Yemen’s warring sides opened a new front in their five-year conflict on Saturday, a battle over old and new banknotes that threaten to create two economies in the same country.
As of midnight, the Houthi militia which controls the capital Sanaa outlawed the use and possession of crisp new Yemeni riyal bills issued by its rivals in the internationally -recognized government based in the southern port town of Aden.
The Iran-allied Houthis, who say people should only use the old bills, have defended the ban as a move against inflation and what they call rampant money-printing by the government.
The government has branded the ban an act of economic vandalism. And the population, as ever, have been left stuck in the crossfire.
Yemenis from both sides told Reuters the ban had effectively created two currencies with diverging values, adding to the turmoil in a state already governed by two powers and brought to its knees by the war.
In the one-month build up to the ban, people in Houthi-controlled areas have been queuing to try to exchange their new riyal notes for old, turning the grubby and torn bills into a prized and relatively scarce commodity.

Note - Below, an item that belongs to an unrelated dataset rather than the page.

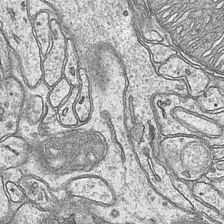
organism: Mouse
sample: CA1 Hippocampus

The riyal stood at about 560 to the dollar across Yemen before the ban was announced in mid-December. The rate has since slipped a little in Houthi-controlled areas to around 582, but slumped much further to 642 in the south, an area now awash with new bills.
That relative strength might look like a boon for northerners, if only they could get hold of enough of the old notes in time to keep afloat in the largely cash-based economy.